== TASK INPUT

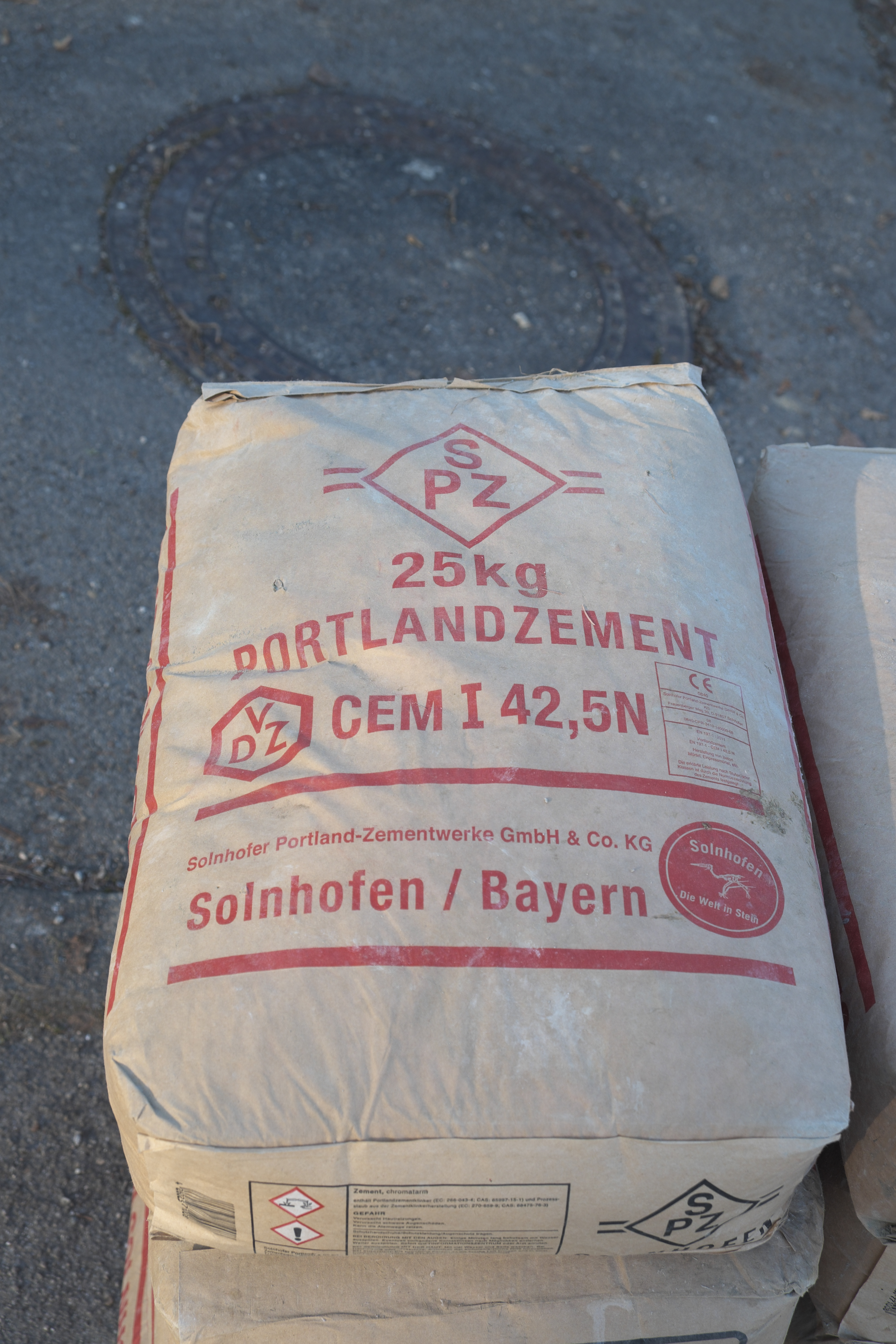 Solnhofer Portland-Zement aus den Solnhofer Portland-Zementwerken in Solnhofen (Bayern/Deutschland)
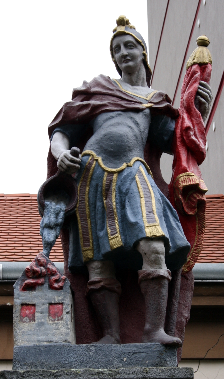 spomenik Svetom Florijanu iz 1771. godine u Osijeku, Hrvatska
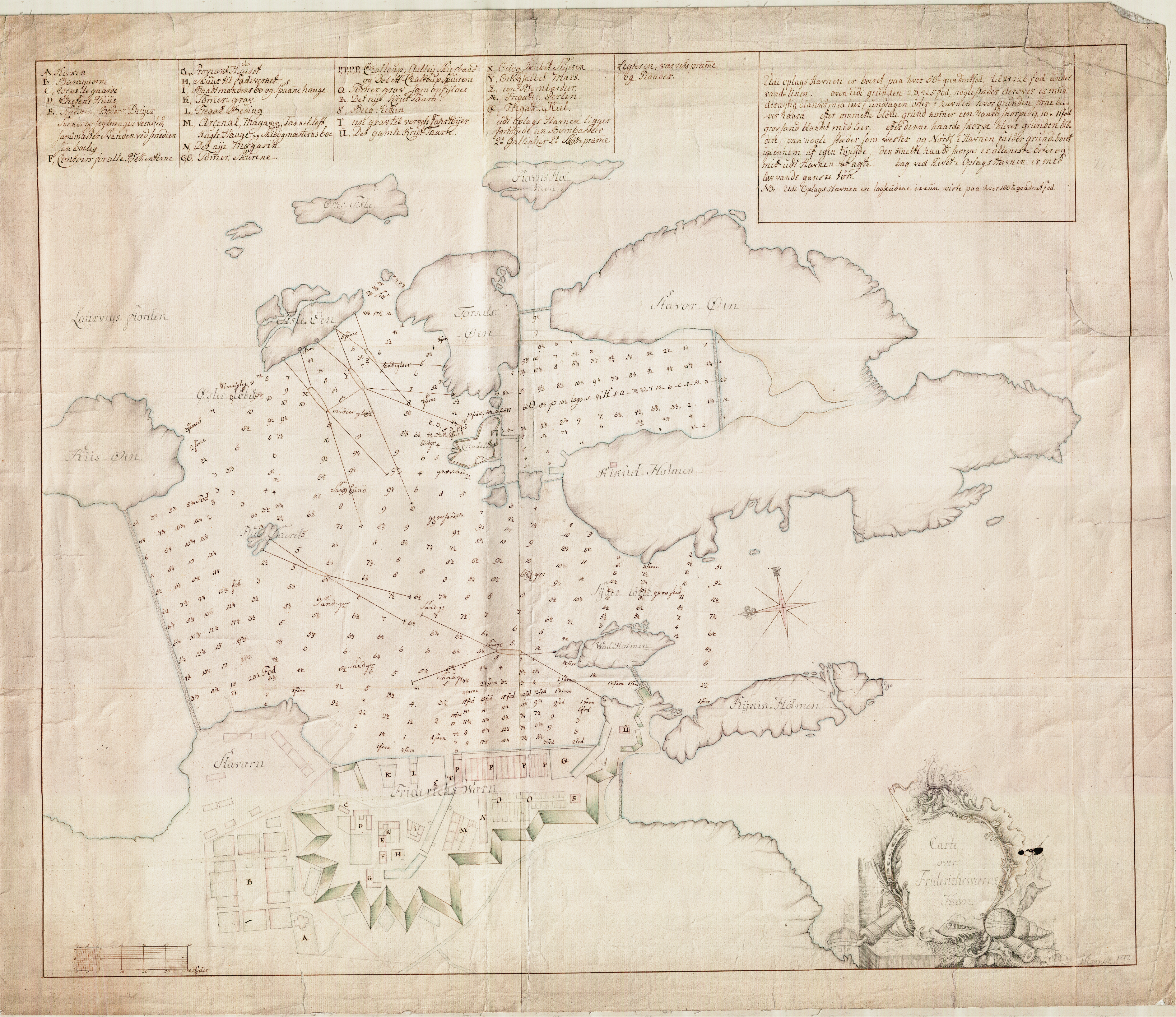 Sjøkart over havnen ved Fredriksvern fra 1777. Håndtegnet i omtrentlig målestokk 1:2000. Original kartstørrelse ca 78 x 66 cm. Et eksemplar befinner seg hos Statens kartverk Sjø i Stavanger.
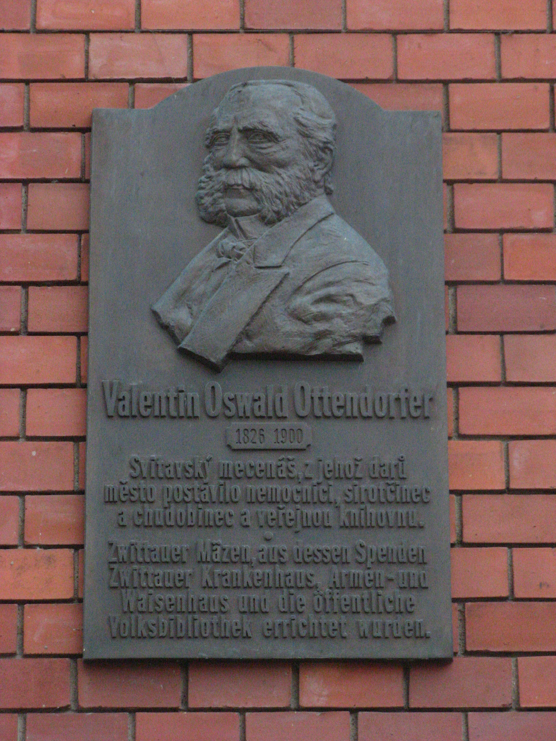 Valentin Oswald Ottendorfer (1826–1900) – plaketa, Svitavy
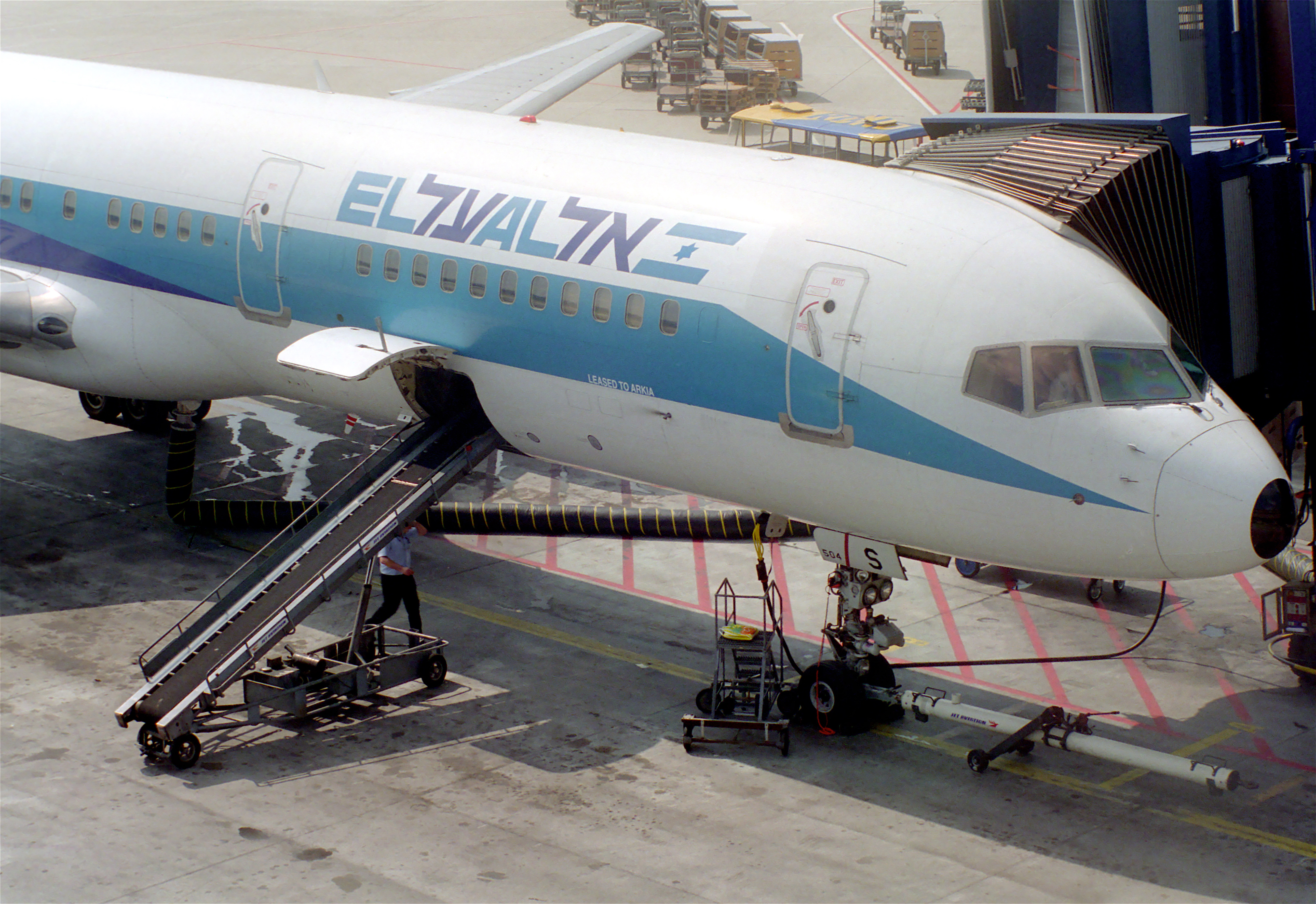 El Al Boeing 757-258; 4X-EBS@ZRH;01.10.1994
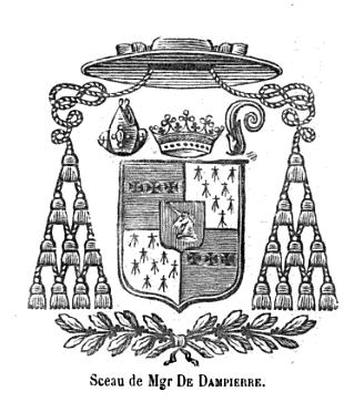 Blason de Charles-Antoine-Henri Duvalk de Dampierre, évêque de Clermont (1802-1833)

====

Skip the pictures; extract only the lines from the line with "Valentin Oswald Ottendorfer" through the final line of the material, exactly as they appear.

### OUTPUT FOR THIS EXERCISE
 Valentin Oswald Ottendorfer (1826–1900) – plaketa, Svitavy
 El Al Boeing 757-258; 4X-EBS@ZRH;01.10.1994
 Blason de Charles-Antoine-Henri Duvalk de Dampierre, évêque de Clermont (1802-1833)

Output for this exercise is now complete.